Remediation policy distinguishes auto-remediable drift (image/replica/config mismatch — corrected automatically in non-prod, or with policy approval in prod) from review-required drift (unmanaged or missing resources — surfaced to the Runtime Center for operator decision).

Scaling Workflow

sequenceDiagram
    participant Health as RuntimeHealthService
    participant Scale as RuntimeScalingService
    participant AppI as Application Insights
    participant Compute as AKS / Container Apps

    Health-->>Scale: HealthCheckCompleted
    Scale->>AppI: Query live metrics (cpu / queue / rps)
    Scale->>Scale: Evaluate ScalingPolicy rules
    alt Threshold breached and cooldown elapsed
        Scale->>Compute: Apply replica / throughput change
        Compute-->>Scale: Applied
        Scale-->>Health: ScalingPolicyApplied
    else Within bounds or in cooldown
        Scale->>Scale: No action
    end
Hold "Alt" / "Option" to enable pan & zoom

Scaling honours minReplicas/maxReplicas, scaleToZero (event-driven targets only), and per-policy cooldowns to prevent flapping.
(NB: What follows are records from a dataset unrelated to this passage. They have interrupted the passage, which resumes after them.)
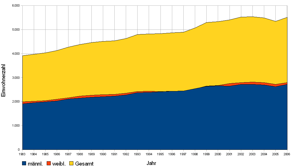 Einwohnerzahlentwicklung von Ebersheim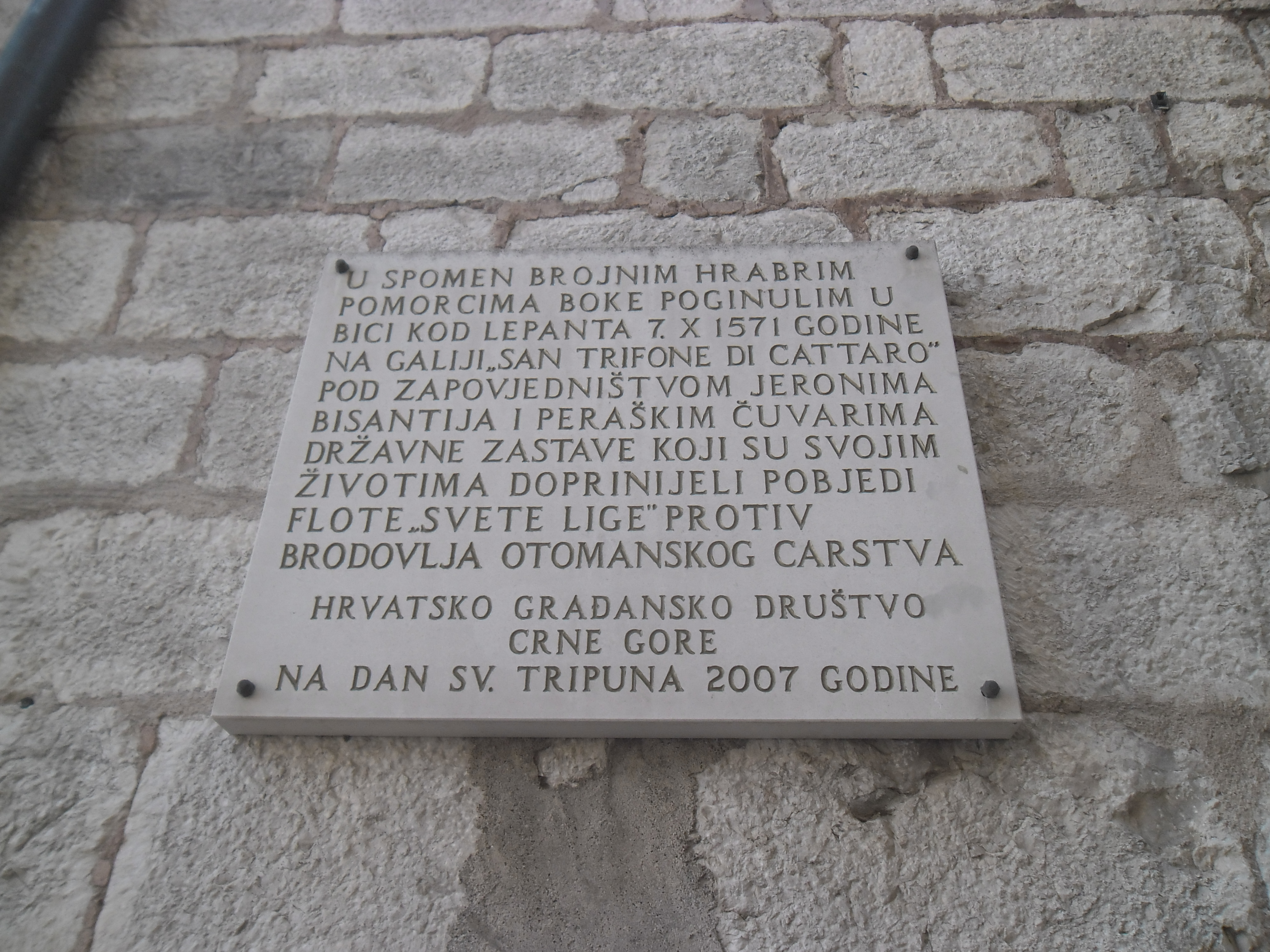 Kotor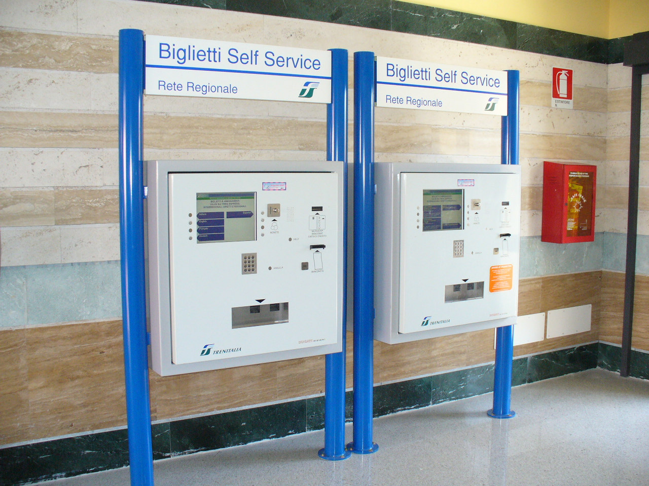 Biglietteria regionale self-service a Catanzaro Lido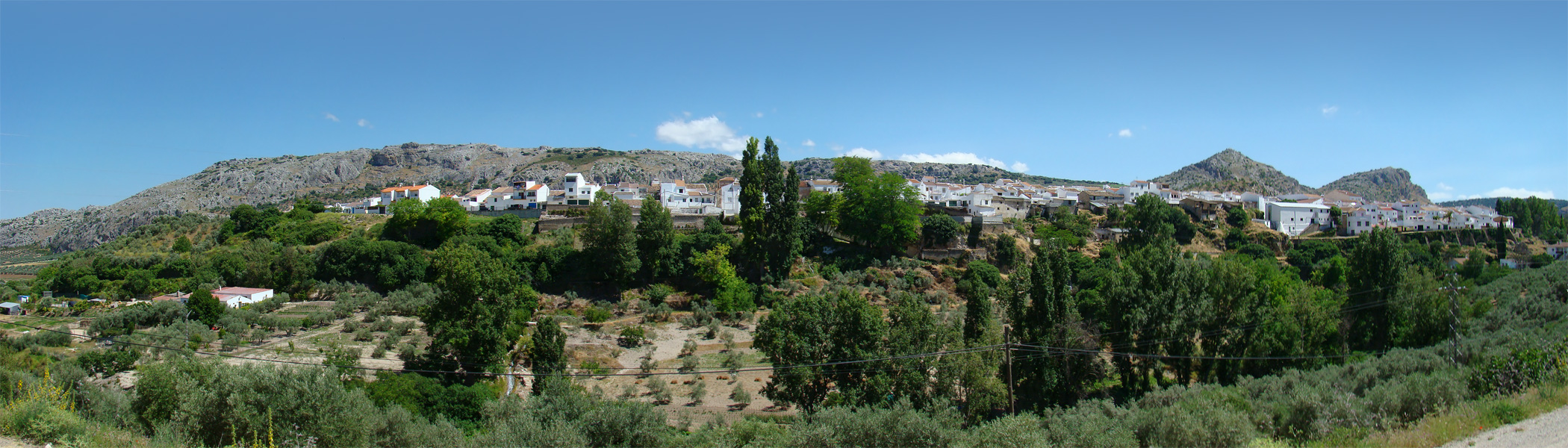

Sustained inability to meet targets emits ScalingPolicyViolated for incident creation.

Failure & Rollback

stateDiagram-v2
    [*] --> Healthy
    Healthy --> Degraded : health checks fail
    Degraded --> Healthy : self-recovers
    Degraded --> Rollback : threshold exceeded
    Rollback --> Restoring : redeploy previous good
    Restoring --> Healthy : health gate passes
    Restoring --> Incident : restore fails
    Incident --> [*]
Hold "Alt" / "Option" to enable pan & zoom
  • Automatic rollback — a failed health gate during deployment, or a sustained Degraded state post-deployment, triggers rollback to the last Completed RuntimeDeployment.
  • Blast-radius containment — rollouts use RollingHealthGated/Canary/BlueGreen strategies so failures affect a bounded fraction of traffic before promotion.
  • Incident escalation — when automatic restore fails, the platform emits a signal consumed by Observability & Feedback to open an incident, preserving the full envelope and trace for replay.